Ce personnage, si parfaitement
composé, a en outre le rare talent de savoir s’adapter aux situations
nouvelles. Celles des studios de télévision lui sont si familières qu’il n’a
pas, comme les novices, à demander sottement quelles sont les bonnes caméras.
Comme tous les grands acteurs, il se passe d’accessoires. Nul besoin de figue
comme Caton dénonçant la menace punique devant le Sénat romain ou d’un sac de
riz comme Kouchner en Somalie! Il sait improviser ; mieux encore, comme un
pommier fait des pommes, il fait du sens avec tout ce qui passe à sa portée.

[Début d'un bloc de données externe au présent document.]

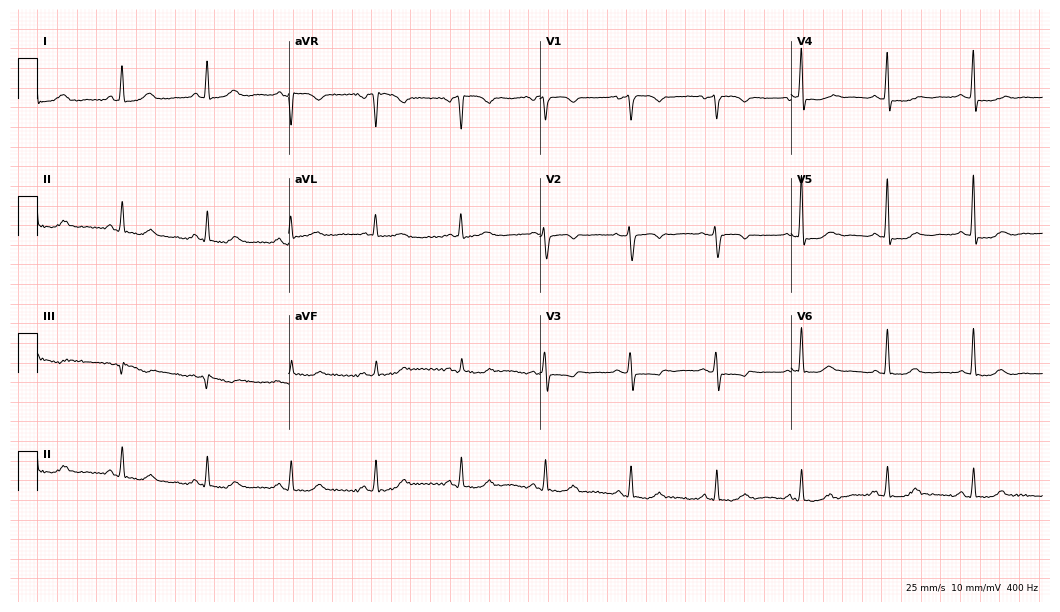
12-lead ECG from a woman, 66 years old (10.2-second recording at 400 Hz). No first-degree AV block, right bundle branch block (RBBB), left bundle branch block (LBBB), sinus bradycardia, atrial fibrillation (AF) or sinus tachycardia recorded for this tracing.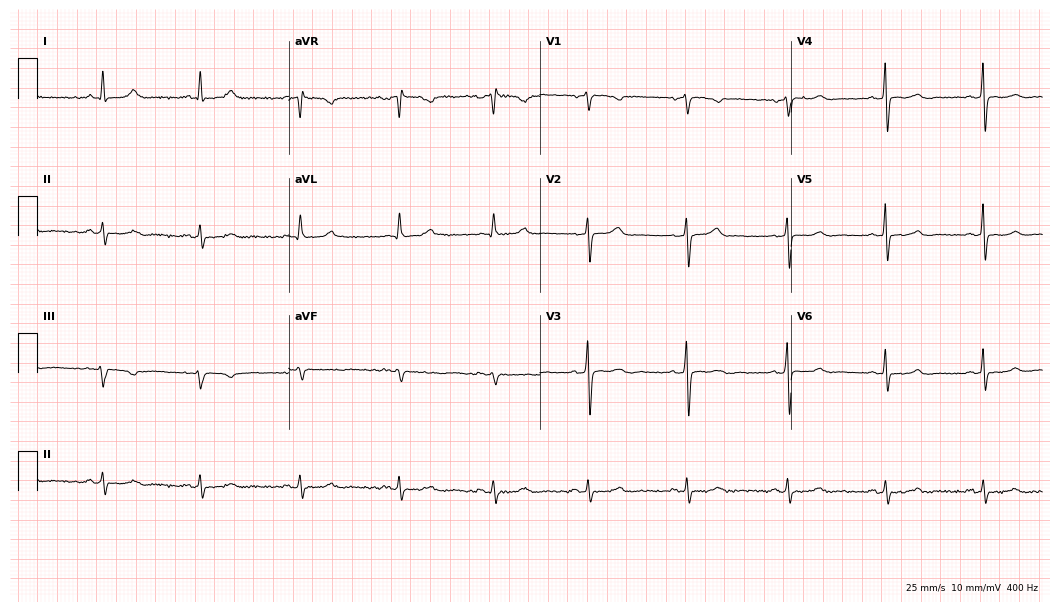
Standard 12-lead ECG recorded from a 39-year-old woman (10.2-second recording at 400 Hz). Read as a normal ECG.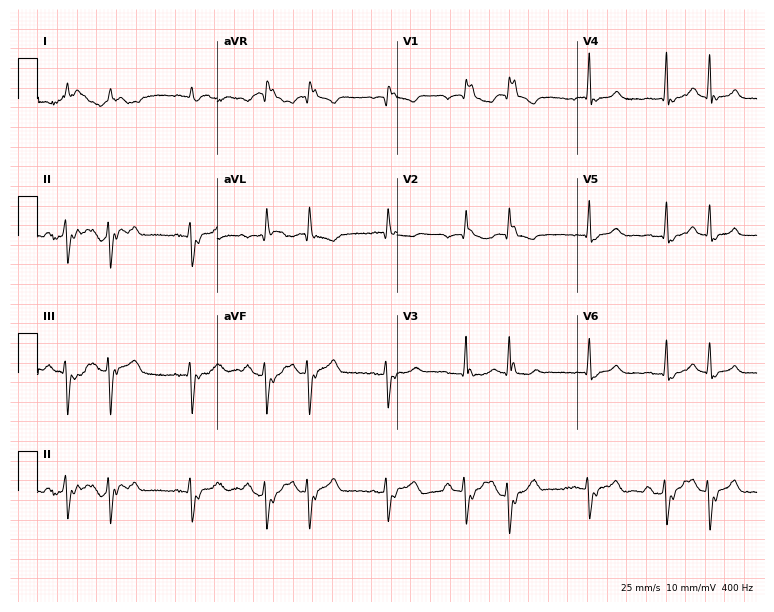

Ce
détail a bien entendu échappé aux pandores qui, chargés naguère de le conduire en
prison, ont cédé à la tentation de se donner l’ultime plaisir de lui mettre les
menottes. Erreur fatale ; ces menottes, instrument de justice et d’opprobre par
lequel les gendarmes voulaient marquer leur domination et souligner sa honte,
sont devenues, comme la couronne d’épines imposée au Christ sur le chemin de
croix, le signe de son immolation volontaire et joyeuse à la cause paysanne.
Loin de dissimuler son visage comme le font les filous ordinaires ou de cacher
ses menottes sous sa veste, José Bové a levé les mains au dessus de sa tête,
devant la multitude des caméras et des appareils photos, fournissant ainsi à
toute la presse française, encadrée par les instruments de la justice ainsi
dénoncée, l’image éclatante, moderne et souriante de Saint José le croquant.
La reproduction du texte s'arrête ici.